Starting as a reporter on his hometown newspaper, he moved briefly to then Rhodesia before returning to South Africa to become a parliamentary correspondent with the South African Press Association. He was sent to London as Sapa’s London editor and also served as special correspondent to the United Nations. He joined the then Argus group in London as political correspondent.

Returning to South Africa after 12 years abroad, he was assistant editor on the Pretoria News for a decade before becoming editor of the Star and SA Times for five years.

Since 1999 he’s been an independent journalist writing and broadcasting – mainly about Africa – for Talk Radio 702 and 567 Cape
Talk, Radio France International, PressTV, Radio Live New Zealand, Business Day, Mail & Guardian, the BBC, Agence France Press,
Business in Africa, Leadership, India Today, the South African Institute for International Affairs and the Institute for Security Studies.

He has hosted current affairs talk shows on Talk Radio 702 and 567 Cape Talk. He appears as an African affairs pundit on SABC Africa and CNBC Africa.
He lectured in contemporary studies to journalism students at the Tshwane University of Technology and the University of Pretoria.

He speaks on African affairs to corporate and other audiences.
He has been officially invited as a journalist to more than 30 countries.

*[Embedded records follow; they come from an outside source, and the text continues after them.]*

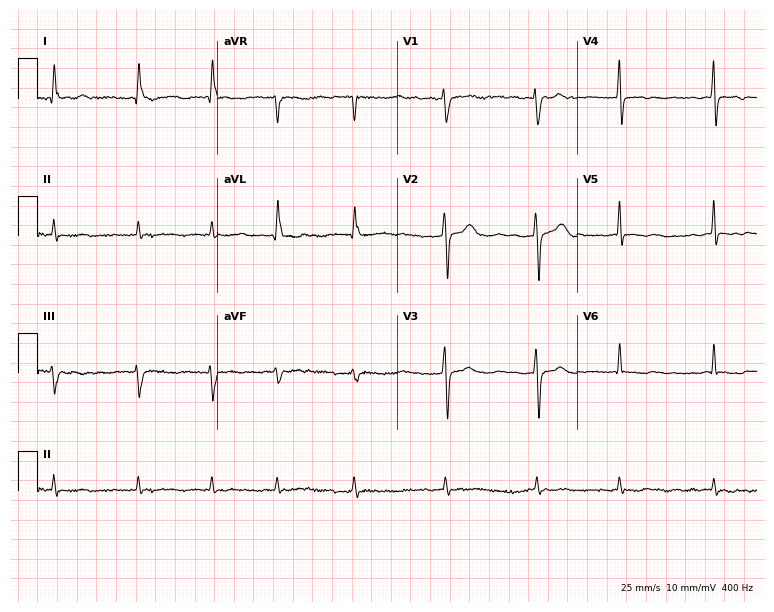
Electrocardiogram (7.3-second recording at 400 Hz), a 54-year-old woman. Interpretation includes atrial fibrillation.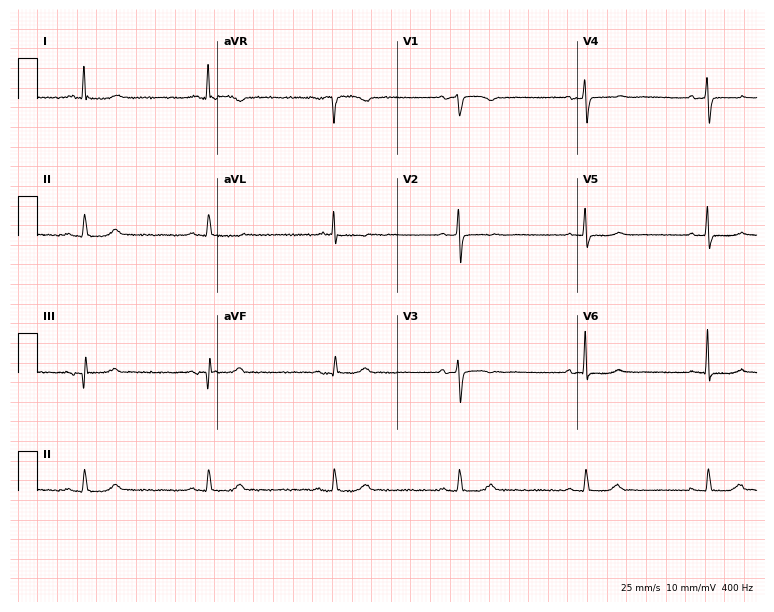
ECG (7.3-second recording at 400 Hz) — a female, 69 years old. Findings include sinus bradycardia (a sinus rate of 50 beats per minute or less).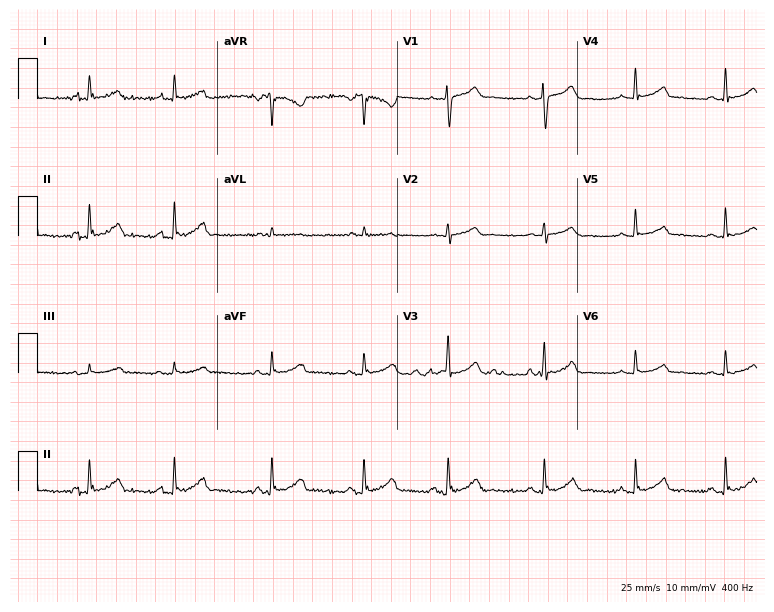
ECG (7.3-second recording at 400 Hz) — a man, 59 years old. Labelled as a normal ECG.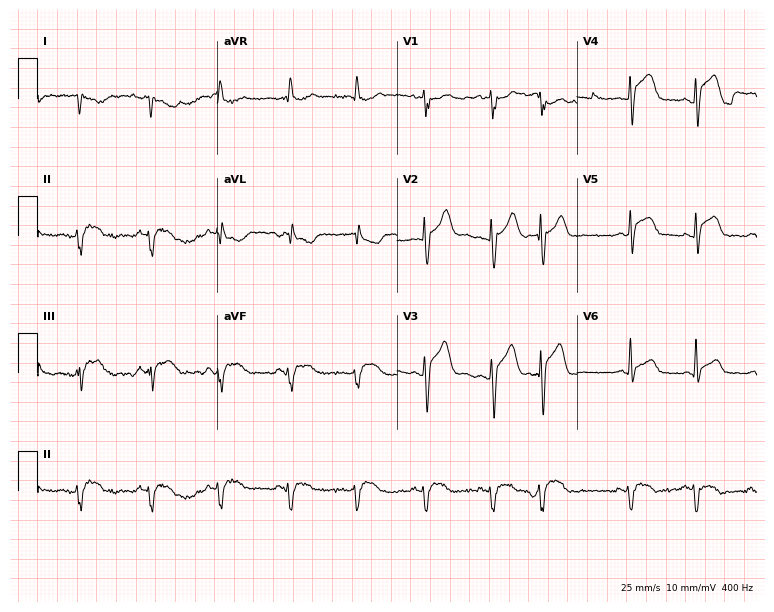
12-lead ECG from a 60-year-old male (7.3-second recording at 400 Hz). No first-degree AV block, right bundle branch block (RBBB), left bundle branch block (LBBB), sinus bradycardia, atrial fibrillation (AF) or sinus tachycardia recorded for this tracing. Findings outside these six are not listed.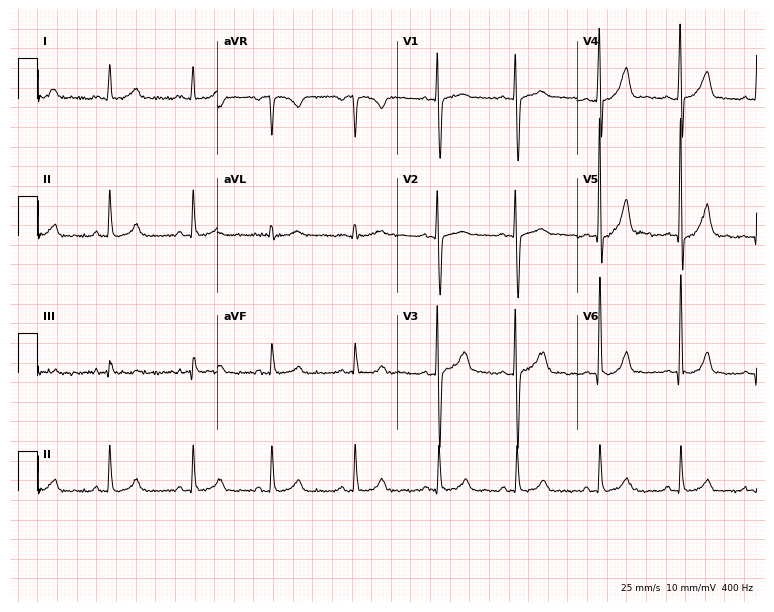
Resting 12-lead electrocardiogram (7.3-second recording at 400 Hz). Patient: a 19-year-old male. Read as a normal ECG.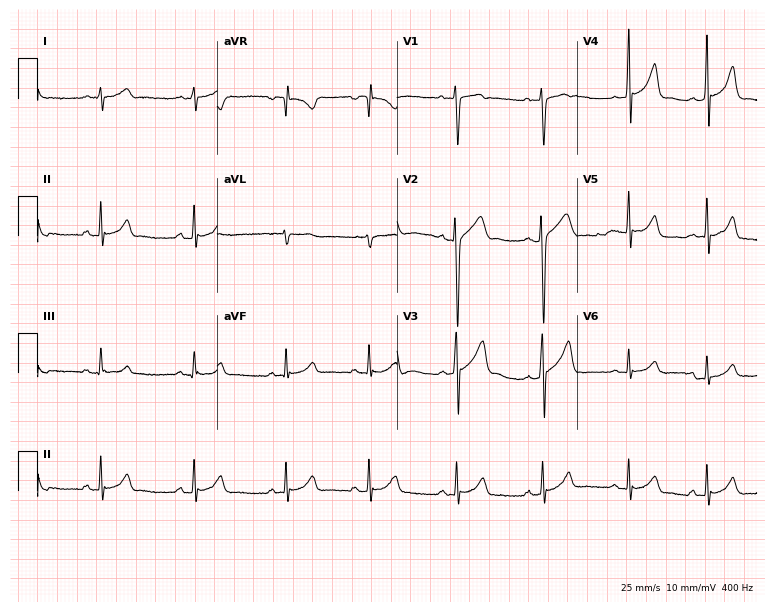
Standard 12-lead ECG recorded from a man, 17 years old. Read as a normal ECG.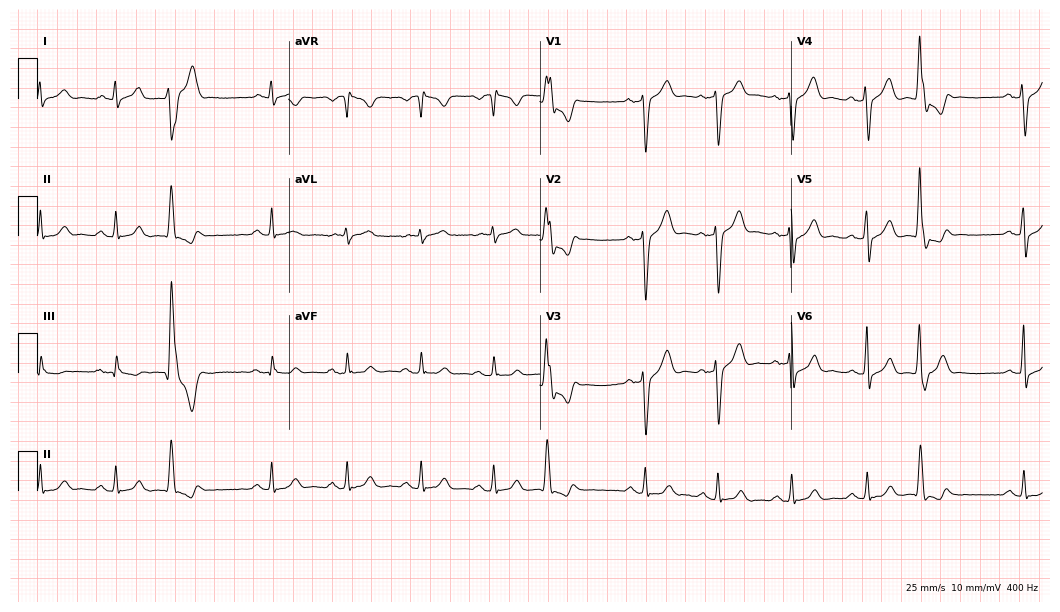
Standard 12-lead ECG recorded from a male patient, 35 years old (10.2-second recording at 400 Hz). None of these six findings is recorded: first-degree AV block, right bundle branch block, left bundle branch block, sinus bradycardia, atrial fibrillation, sinus tachycardia. Only these six findings were labelled.

He was the winner of the 2007 SADC award for radio journalism.

He’s been a member of the EISA team observing elections in Somaliland, Democratic Republic of Congo, Madagascar, Zimbabwe, Egypt and Tunsiai.

In October 2009 he headed a group of 39 African journalists to the 60th anniversary celebrations of the Peoples’ Republic of China.

In January 2010 he joined a rescue and paramedical team to earthquake struck Haiti.

He is immediate past president of the Alliance Francaise of Pretoria.

Jean-Jacques is a director of Giant Media. The company was given access to Nelson Mandela in his retirement years until 2009.
He is co-producer of the hour-long documentary Mandela at 90 that was broadcast on BBC in January 2009.